Sen. Phil Boots, R-Crawfordsville, guided the legislation, removing the face-to-face requirement for Indiana wineries to ship wine to their customers. At one point, the licensing fee went from $100 annually to $500. That was plain and simple another case of the legislators bowing to the powerful liquor lobby, funded largely by alcohol distributors.
He urged supporters to keep the foot on the gas, and in the end the fee structure was set up on a graduating scale depending on production and alcohol shipped. A fair, if not arguably unnecessary, solution.
Indiana wineries could not be happier.
“When the law requiring an initial face-to-face transaction became effective, it literally destroyed our shipments to wine customers,” said Kim Doty, owner of French Lick Winery. “We lost 95 percent of our wine shipping sales. Our wine sold and shipped to customers in 2004 was about 10 percent of our total sales. Today with the face-to-face requirement, our shipping sales are less than one tenth of 1 percent of our total sales. This requirement has also had a negative impact on the growth of our wine club, with 99 percent of our wine club sales are shipped directly to the home.”
Again, that face-to-face requirement was added to legislation in 2008 as a token to the alcohol lobby but crippling, in particular, to small wineries.
Wineries like French Lick were forced to play along but at a steep price. “We have accumulated over 5,400 completed verification forms to date.
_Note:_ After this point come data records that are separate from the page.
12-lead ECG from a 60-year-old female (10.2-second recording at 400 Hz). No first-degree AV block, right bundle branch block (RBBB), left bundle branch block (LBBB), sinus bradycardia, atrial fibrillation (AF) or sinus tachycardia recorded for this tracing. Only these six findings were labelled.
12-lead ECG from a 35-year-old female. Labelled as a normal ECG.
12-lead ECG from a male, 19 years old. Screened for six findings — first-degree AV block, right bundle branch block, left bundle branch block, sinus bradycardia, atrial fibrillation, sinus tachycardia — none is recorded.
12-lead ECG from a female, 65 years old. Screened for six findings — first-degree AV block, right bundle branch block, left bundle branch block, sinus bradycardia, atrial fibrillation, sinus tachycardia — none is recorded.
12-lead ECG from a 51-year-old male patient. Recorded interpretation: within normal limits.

We would have sold and shipped at least twice that if not for the requirement.”
The new law requires age verification, but all shipping laws generally do. Wineries can meet the requirement by using an age verification delivery service like FedEx or UPS.
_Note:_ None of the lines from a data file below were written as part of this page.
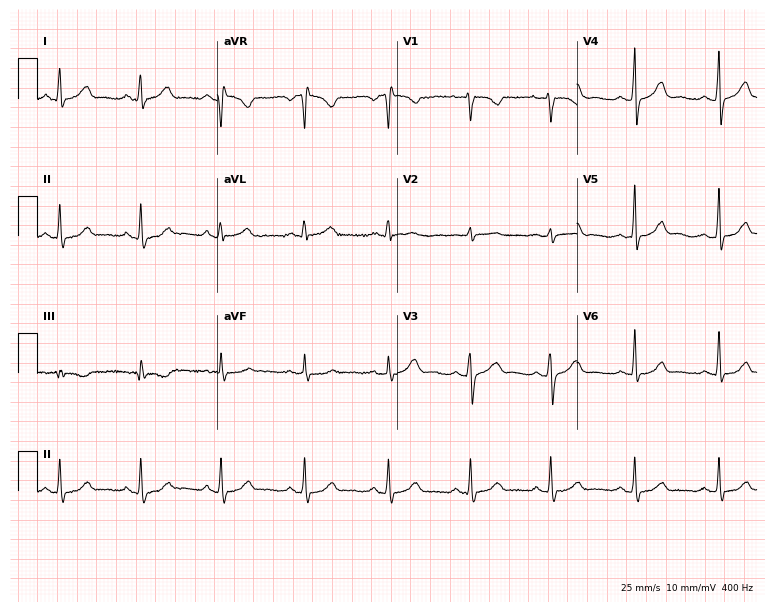
Resting 12-lead electrocardiogram (7.3-second recording at 400 Hz). Patient: a female, 45 years old. None of these six findings is recorded: first-degree AV block, right bundle branch block, left bundle branch block, sinus bradycardia, atrial fibrillation, sinus tachycardia. Other findings, if any, are not listed.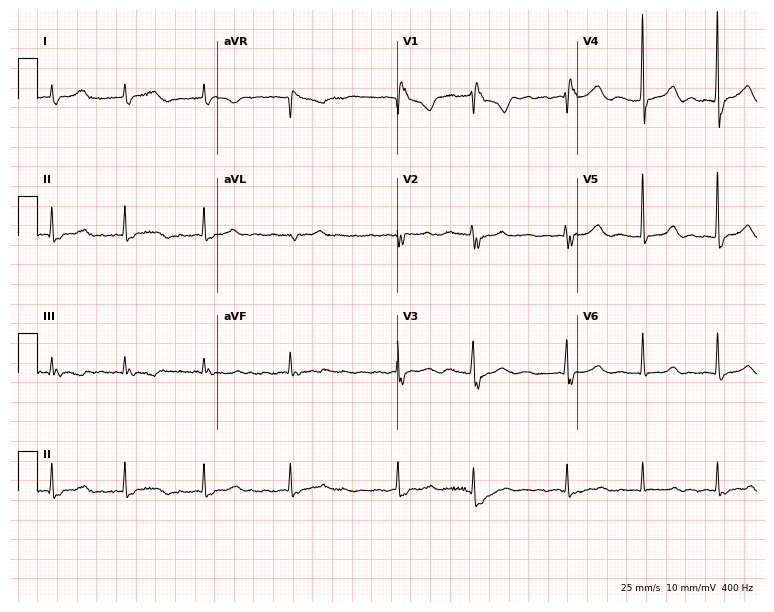
Standard 12-lead ECG recorded from a female, 76 years old (7.3-second recording at 400 Hz). The tracing shows right bundle branch block (RBBB), atrial fibrillation (AF).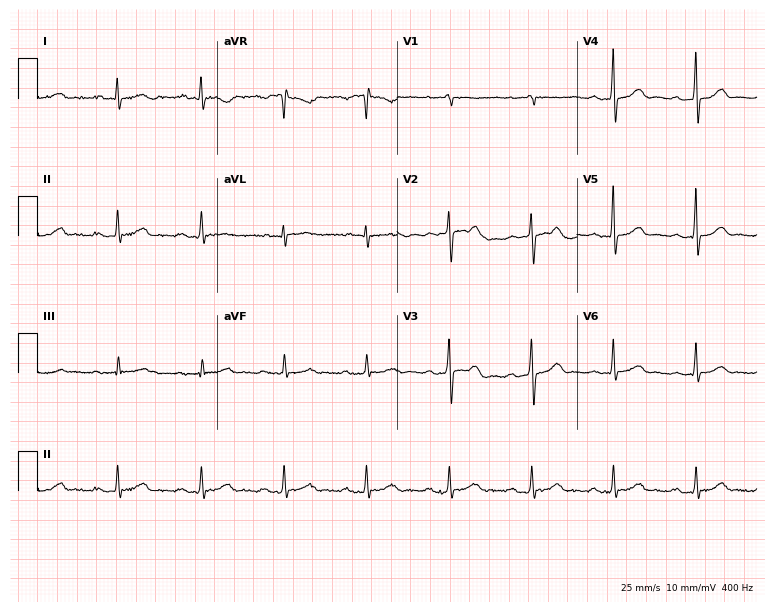
ECG (7.3-second recording at 400 Hz) — an 80-year-old male patient. Labelled as a normal ECG.

“We are thrilled with having the requirement rescinded,” Doty said. “Age verification will still be performed by the delivery company, and we will pay additional fees for this service. We are confident that our wine shipments are properly handled in accordance with Indiana’s age requirement for liquor.”
Jim Butler, Butler Vineyards near Bloomington, has long been one of the industry’s leading spokespersons and advocate for sanity in wine-shipping laws and more.
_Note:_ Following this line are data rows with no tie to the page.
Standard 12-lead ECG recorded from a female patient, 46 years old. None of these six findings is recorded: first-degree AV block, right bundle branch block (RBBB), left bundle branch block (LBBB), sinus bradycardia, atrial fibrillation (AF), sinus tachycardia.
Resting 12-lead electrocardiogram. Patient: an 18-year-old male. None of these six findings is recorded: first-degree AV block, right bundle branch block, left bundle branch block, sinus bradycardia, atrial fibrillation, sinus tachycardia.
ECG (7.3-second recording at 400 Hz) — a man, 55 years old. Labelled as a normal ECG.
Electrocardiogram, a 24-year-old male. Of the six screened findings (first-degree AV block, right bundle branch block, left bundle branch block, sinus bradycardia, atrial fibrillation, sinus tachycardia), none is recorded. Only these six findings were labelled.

“We are basically back to where we were nine or 10 years ago,” Butler said. “With the face-to-face requirement we lost 90 percent of our shipping business. Perhaps now we can build it back. This is a nice step forward. It is always a battle of the titans at the Statehouse about alcohol issues, big money, big players. We are just little guys. It is one small step toward sanity.”
Sanity? That seldom happens with the legislature and liquor laws. Just look at what happened this year with Sunday sales. A simple law was mangled with requirements that would have retailers build walls in existing stores to sell alcohol on Sundays.
Fortunately, the legislature got it right for all Indiana wineries, big and small, in 2015.